Roan’s Story and Fragile X Syndrome

For 2019's Rare Disease Day, DNA Science honors those who have fragile X syndrome (FXS). It isn't among the rarest of the rare, yet when health care providers can't assemble the diagnostic puzzle pieces that parents are practically yelling at them, the statistics don't matter and the diagnostic odyssey lengthens. Because fragile X is an "expanding repeat" disorder, it lies beneath the radar of standard chromosome and single-gene tests.

 

The Orphan Drug Act of 1983 in the US defined a rare disease as affecting fewer than 200,000 people. "Orphan" initially referred to pharma's disinterest in developing drugs with minuscule markets, but was deemed non-PC and became "rare" somewhere along the way. In the European Union, the definition is fewer than 1 in 2,000 people, which is pretty close to the US number.
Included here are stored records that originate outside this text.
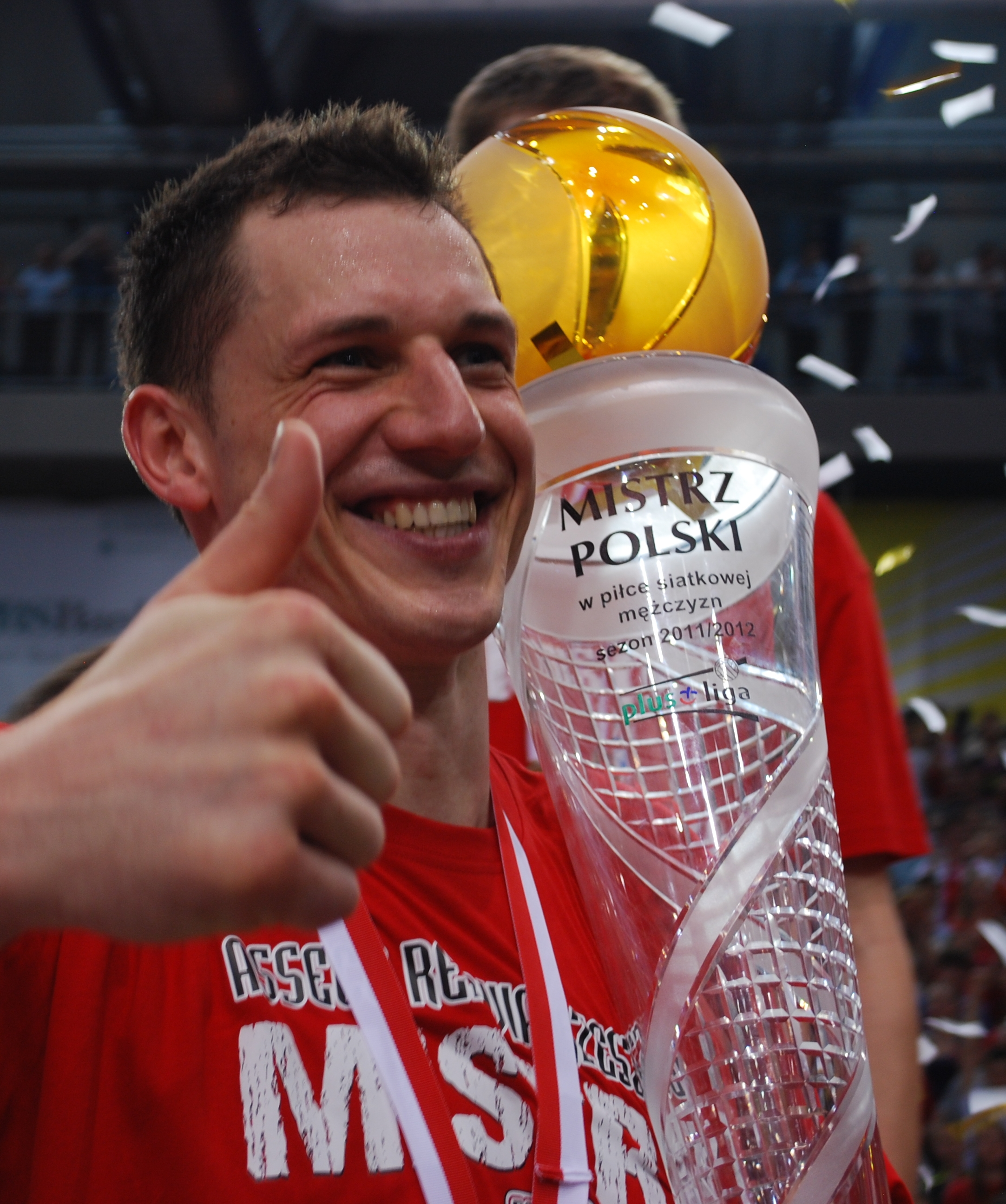 Olieg Achrem z Pucharem.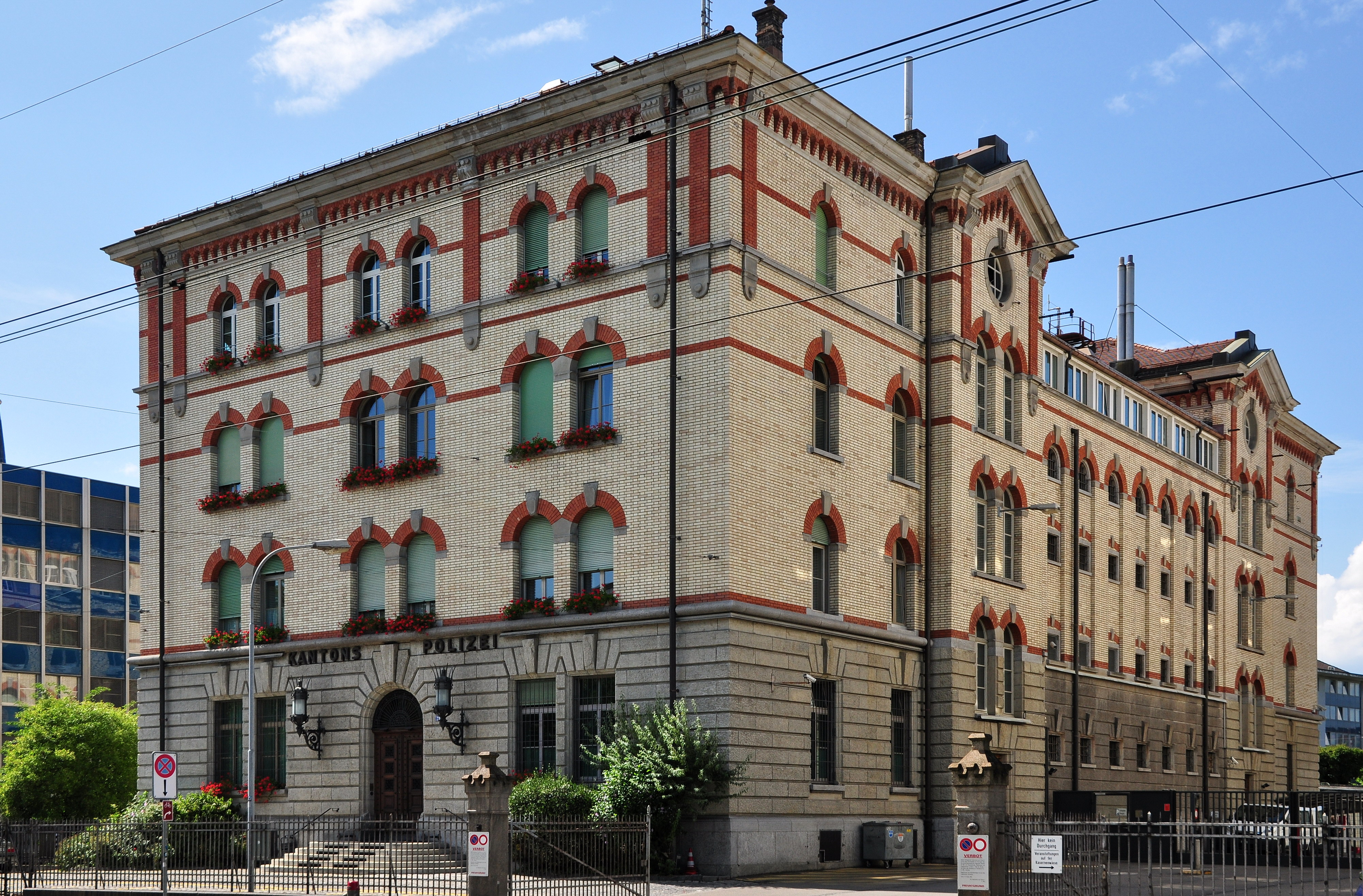 Kantonspolizei Zürich, Kaserne in Zürich- (Switzerland)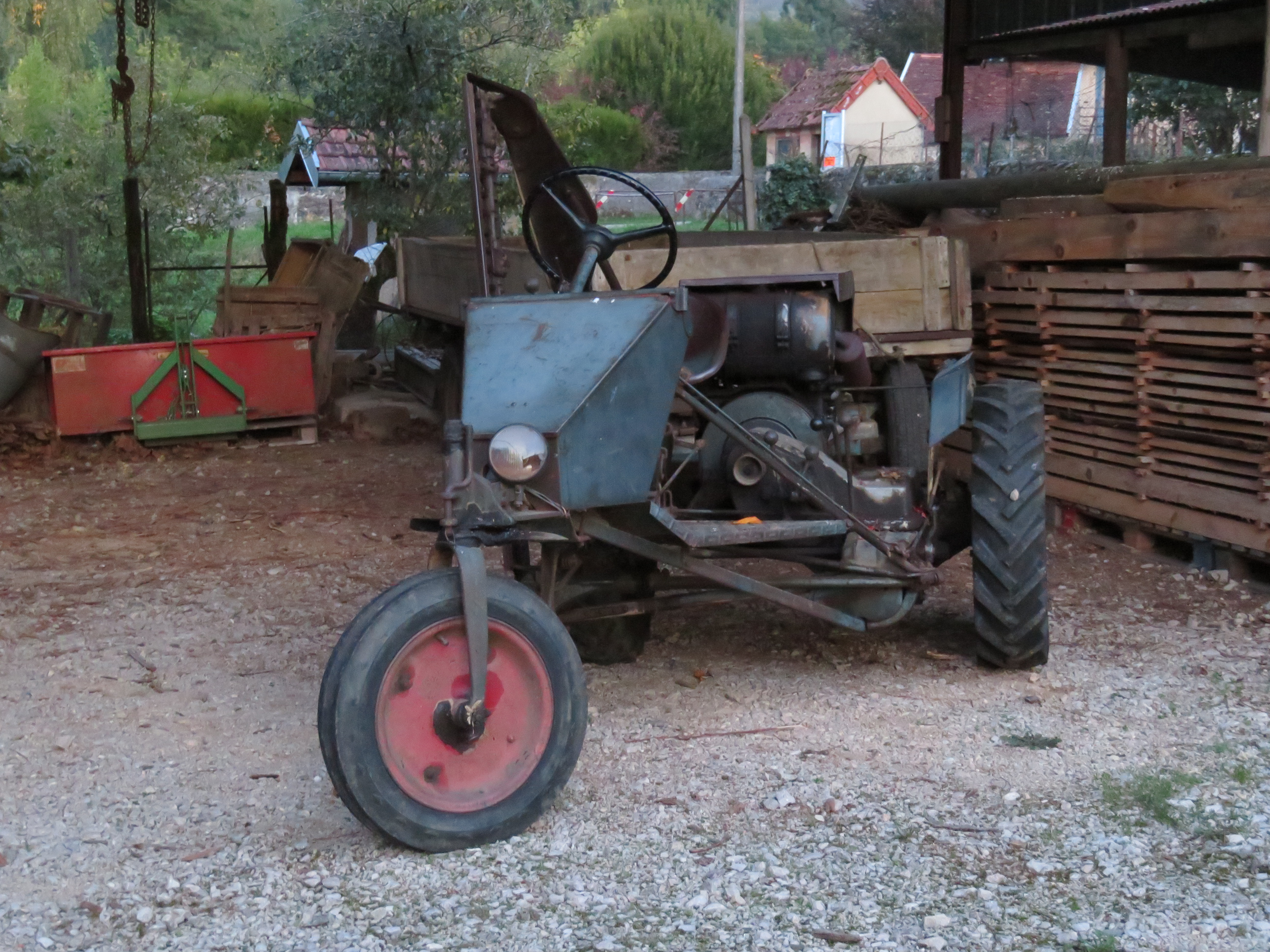 Tracteur Kiva photographié à Cesancey.

The disinterest in seeking treatments for ultrarare conditions has evolved into doing so, but with sky-high price tags.

 

A few weeks ago I heard from Desiree Moffitt, who uses my human genetics textbook to teach an online course. She kindly offered to share her family's story about life with a child who has fragile X syndrome. "Usually the face of disability is a very happy, quirky family. While we are happy and also quirky, our story isn't as fun," she emailed me. First, some background on fragile X.

 

To continue reading go to my DNA Science blog at PLOS, where this post first appeared.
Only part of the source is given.